SWEET HOME ALABAMA
December 11, 2007
States with right-to-work laws -- which prevent workers from being forced to pay union dues or fees as a condition of employment while leaving the rest of the labor law, including collective bargaining, intact -- grew faster and created jobs at more than twice the rate of states that allowed forced unionism, says Paul Kersey, director of labor policy with the Mackinac Center for Public Policy.
Consider Michigan, a non-right-to-work state, and Alabama, a right-to-work state:
- While GM and Ford -- both headquartered in Michigan -- have been slashing their payrolls, automakers in Alabama are building new plants and creating jobs.

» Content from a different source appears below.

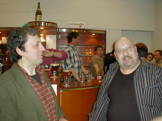 Pierre Otjacques (left) with William Dunker (right) at Bièvre. Walon: Pierre Otjacques (a hintche) ki boet ene cråsse pinte avou William Dunker a Bive å concert après l' prezintaedje di troes lives e walon del Rantoele et do Muzêye do Pårlaedje e l' Årdene (portrait saetchî pa L. Mahin).

- According to the U.S. Census, between 2001 and 2006 employment in auto manufacturing in Alabama more than tripled and employment in parts manufacturing increased by more than a third.
But it isn't just cars:
- According to the Bureau of Labor Statistics, between 2001 and 2006 Alabama added 73,000 jobs, increasing payrolls by 3.9 percent, while Michigan lost 220,000 jobs, a loss of 4.8 percent.

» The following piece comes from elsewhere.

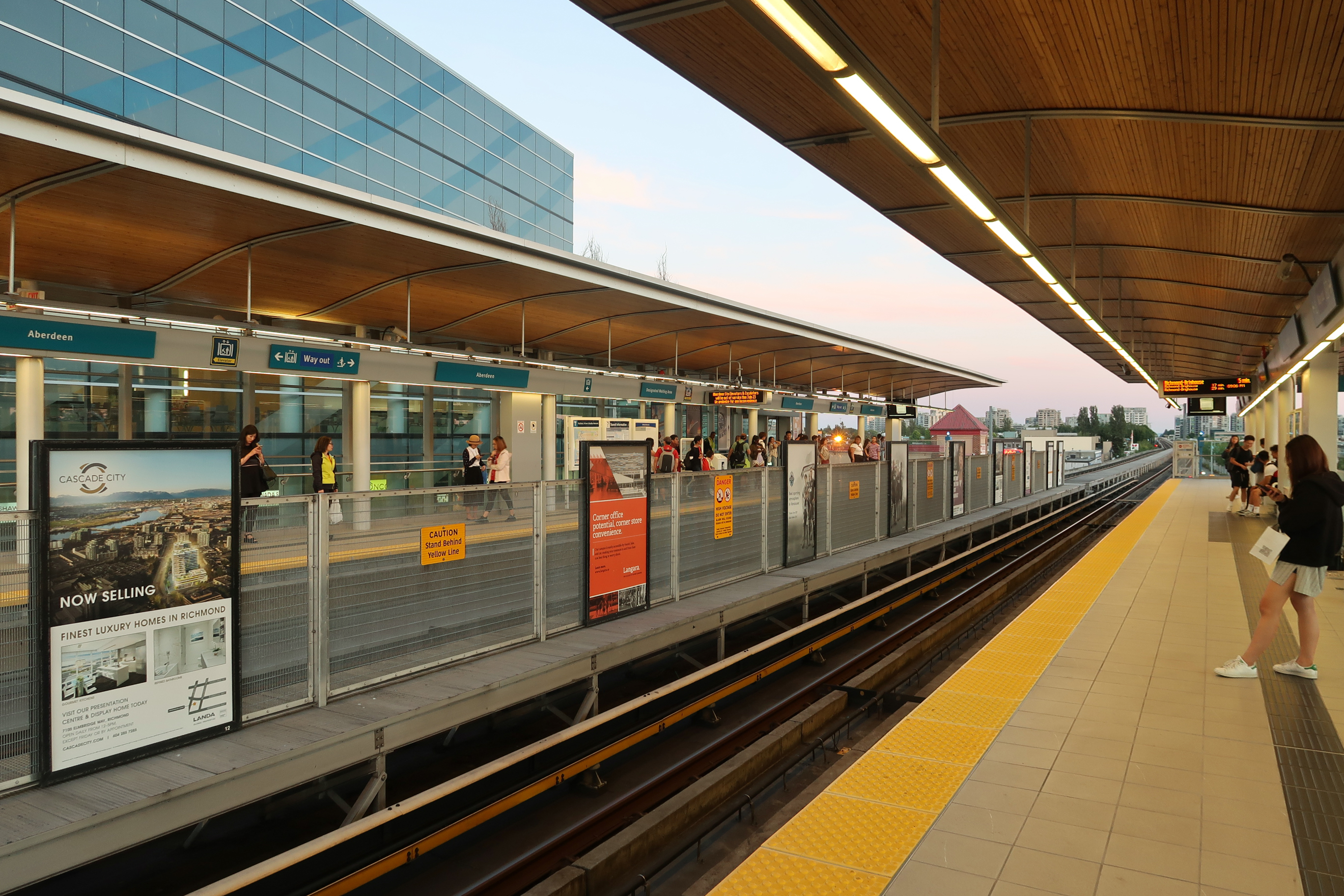 Aberdeen Station platform

- Alabama's unemployment rate averaged 4.7 percent during that period, compared to 6.5 percent in Michigan.
- In 2001, per capita disposable income was $4,000 higher in Michigan than in Alabama, but by 2006 that advantage had shrunk to less than $2,000.
As a result, Michigan should be prepared to learn from and even emulate Alabama, says Kersey:
- That means freeing up Michigan's workforce with reforms like a right-to-work law.
- Repealing or reforming Michigan's strict prevailing wage law, which requires the payment of union wages on state-financed construction, would also be helpful; the prevailing wage adds 10 percent to the cost of construction, adding roughly $250 million to the cost of government.
- Prevailing wage also costs jobs; Alabama, which does not have a restrictive prevailing wage law, added 5,000 construction jobs between 2001 and 2006 while Michigan lost 26,000.